Stored entries:

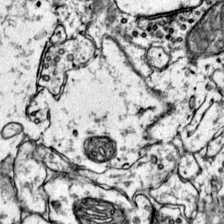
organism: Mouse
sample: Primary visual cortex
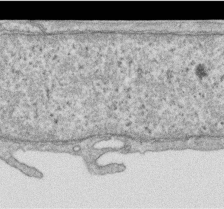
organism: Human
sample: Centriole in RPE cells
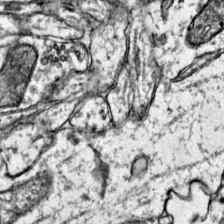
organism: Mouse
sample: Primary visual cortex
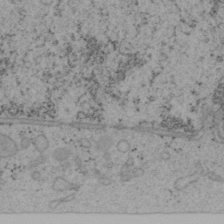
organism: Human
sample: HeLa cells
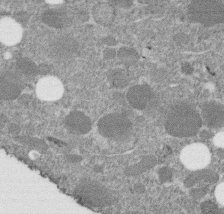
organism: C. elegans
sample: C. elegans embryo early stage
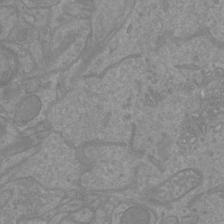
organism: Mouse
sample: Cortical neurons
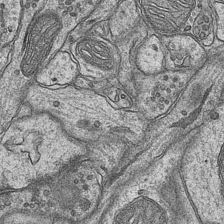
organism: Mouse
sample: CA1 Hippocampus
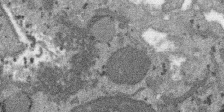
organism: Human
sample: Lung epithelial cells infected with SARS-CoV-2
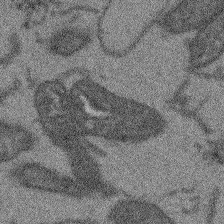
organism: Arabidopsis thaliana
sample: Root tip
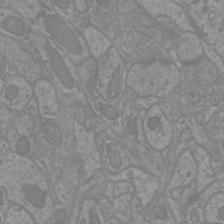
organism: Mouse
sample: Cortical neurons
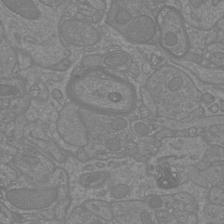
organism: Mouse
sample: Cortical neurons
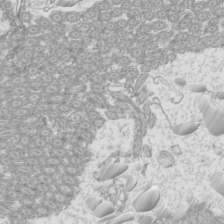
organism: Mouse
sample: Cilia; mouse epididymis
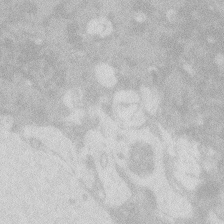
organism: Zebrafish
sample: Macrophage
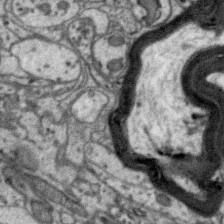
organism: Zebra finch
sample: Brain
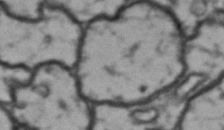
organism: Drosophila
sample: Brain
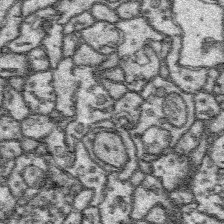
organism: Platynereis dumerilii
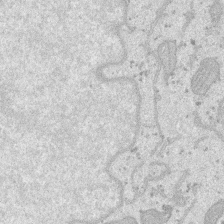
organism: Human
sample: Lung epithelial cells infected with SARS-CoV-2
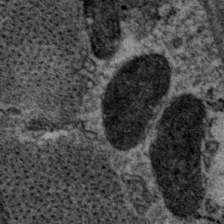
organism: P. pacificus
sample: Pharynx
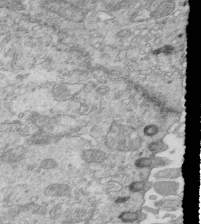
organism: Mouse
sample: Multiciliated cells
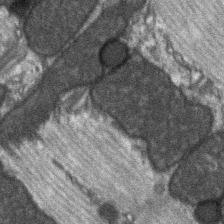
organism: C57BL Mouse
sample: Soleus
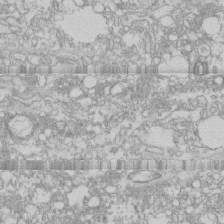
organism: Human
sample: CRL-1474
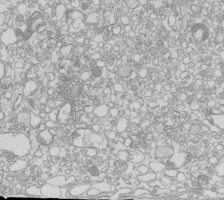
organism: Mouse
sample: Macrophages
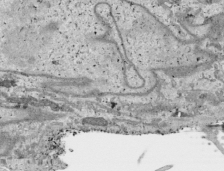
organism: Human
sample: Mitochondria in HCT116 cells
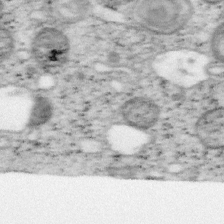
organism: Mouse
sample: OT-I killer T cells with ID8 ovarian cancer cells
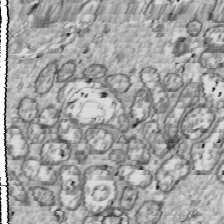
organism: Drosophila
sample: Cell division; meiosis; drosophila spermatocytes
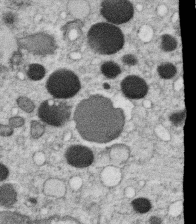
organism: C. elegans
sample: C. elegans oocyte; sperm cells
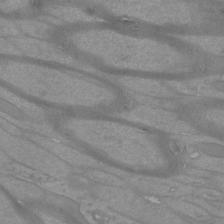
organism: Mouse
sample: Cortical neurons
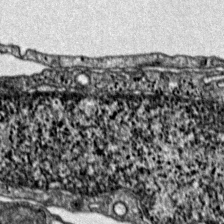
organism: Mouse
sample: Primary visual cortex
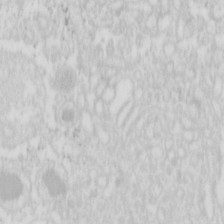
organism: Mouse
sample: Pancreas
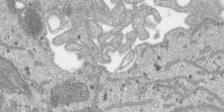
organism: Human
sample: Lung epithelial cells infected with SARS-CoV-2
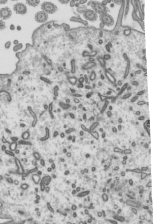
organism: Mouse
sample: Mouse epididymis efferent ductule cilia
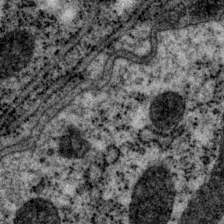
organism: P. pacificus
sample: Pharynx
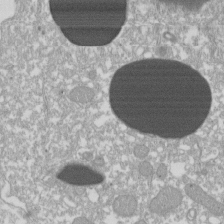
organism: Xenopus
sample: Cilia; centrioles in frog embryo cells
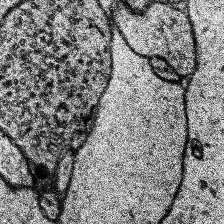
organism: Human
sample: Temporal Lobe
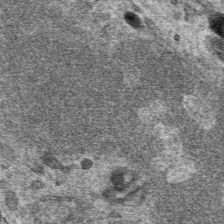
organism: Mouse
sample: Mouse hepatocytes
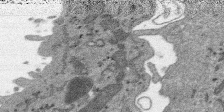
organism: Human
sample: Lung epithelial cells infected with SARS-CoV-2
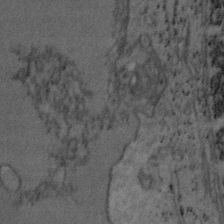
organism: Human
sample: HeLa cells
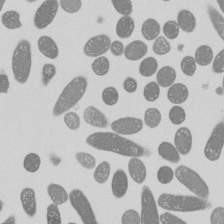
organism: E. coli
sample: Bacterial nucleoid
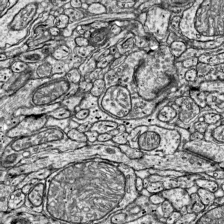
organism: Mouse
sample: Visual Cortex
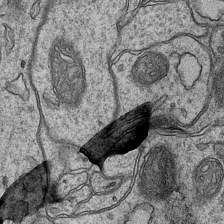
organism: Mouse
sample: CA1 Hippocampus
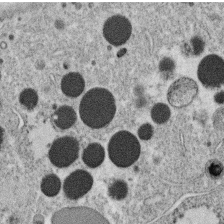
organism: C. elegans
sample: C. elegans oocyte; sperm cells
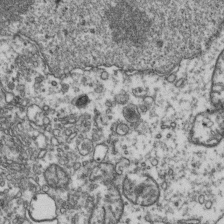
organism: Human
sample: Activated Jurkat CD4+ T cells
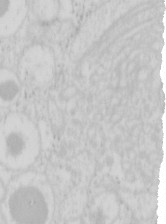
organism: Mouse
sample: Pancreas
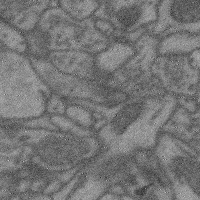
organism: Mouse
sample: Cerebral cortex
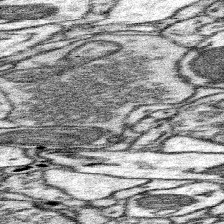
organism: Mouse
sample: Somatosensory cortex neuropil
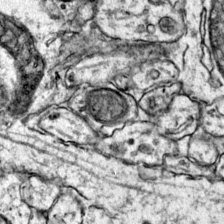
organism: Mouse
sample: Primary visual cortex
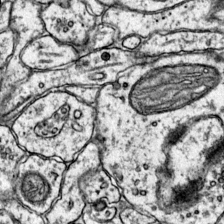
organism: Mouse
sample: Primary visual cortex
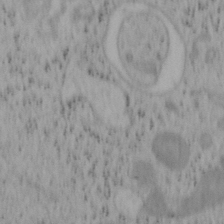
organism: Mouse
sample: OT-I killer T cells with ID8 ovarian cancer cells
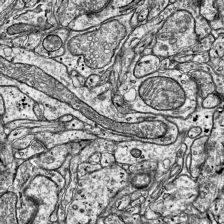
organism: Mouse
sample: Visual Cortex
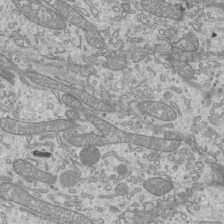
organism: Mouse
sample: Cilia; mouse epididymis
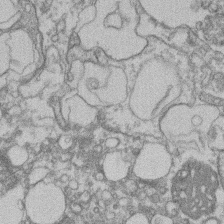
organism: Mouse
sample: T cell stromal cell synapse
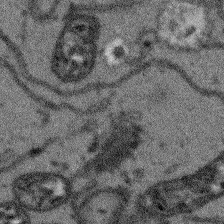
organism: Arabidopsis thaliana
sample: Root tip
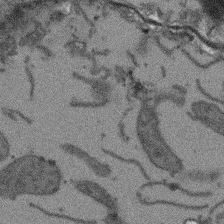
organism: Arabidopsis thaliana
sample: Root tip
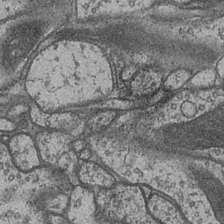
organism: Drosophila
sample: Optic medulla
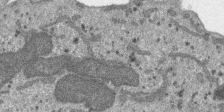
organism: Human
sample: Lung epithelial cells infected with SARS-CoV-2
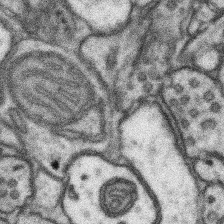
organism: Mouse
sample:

Work instruction. Would you transcribe each of the entries exactly, skipping the pictures?

Task answer.
organism: Mouse
sample: Primary visual cortex
organism: Human
sample: Centriole in RPE cells
organism: Mouse
sample: Primary visual cortex
organism: Human
sample: HeLa cells
organism: C. elegans
sample: C. elegans embryo early stage
organism: Mouse
sample: Cortical neurons
organism: Mouse
sample: CA1 Hippocampus
organism: Human
sample: Lung epithelial cells infected with SARS-CoV-2
organism: Arabidopsis thaliana
sample: Root tip
organism: Mouse
sample: Cortical neurons
organism: Mouse
sample: Cortical neurons
organism: Mouse
sample: Cilia; mouse epididymis
organism: Zebrafish
sample: Macrophage
organism: Zebra finch
sample: Brain
organism: Drosophila
sample: Brain
organism: Platynereis dumerilii
organism: Human
sample: Lung epithelial cells infected with SARS-CoV-2
organism: P. pacificus
sample: Pharynx
organism: Mouse
sample: Multiciliated cells
organism: C57BL Mouse
sample: Soleus
organism: Human
sample: CRL-1474
organism: Mouse
sample: Macrophages
organism: Human
sample: Mitochondria in HCT116 cells
organism: Mouse
sample: OT-I killer T cells with ID8 ovarian cancer cells
organism: Drosophila
sample: Cell division; meiosis; drosophila spermatocytes
organism: C. elegans
sample: C. elegans oocyte; sperm cells
organism: Mouse
sample: Cortical neurons
organism: Mouse
sample: Primary visual cortex
organism: Mouse
sample: Pancreas
organism: Human
sample: Lung epithelial cells infected with SARS-CoV-2
organism: Mouse
sample: Mouse epididymis efferent ductule cilia
organism: P. pacificus
sample: Pharynx
organism: Xenopus
sample: Cilia; centrioles in frog embryo cells
organism: Human
sample: Temporal Lobe
organism: Mouse
sample: Mouse hepatocytes
organism: Human
sample: Lung epithelial cells infected with SARS-CoV-2
organism: Human
sample: HeLa cells
organism: E. coli
sample: Bacterial nucleoid
organism: Mouse
sample: Visual Cortex
organism: Mouse
sample: CA1 Hippocampus
organism: C. elegans
sample: C. elegans oocyte; sperm cells
organism: Human
sample: Activated Jurkat CD4+ T cells
organism: Mouse
sample: Pancreas
organism: Mouse
sample: Cerebral cortex
organism: Mouse
sample: Somatosensory cortex neuropil
organism: Mouse
sample: Primary visual cortex
organism: Mouse
sample: Primary visual cortex
organism: Mouse
sample: OT-I killer T cells with ID8 ovarian cancer cells
organism: Mouse
sample: Visual Cortex
organism: Mouse
sample: Cilia; mouse epididymis
organism: Mouse
sample: T cell stromal cell synapse
organism: Arabidopsis thaliana
sample: Root tip
organism: Arabidopsis thaliana
sample: Root tip
organism: Drosophila
sample: Optic medulla
organism: Human
sample: Lung epithelial cells infected with SARS-CoV-2
organism: Mouse
sample:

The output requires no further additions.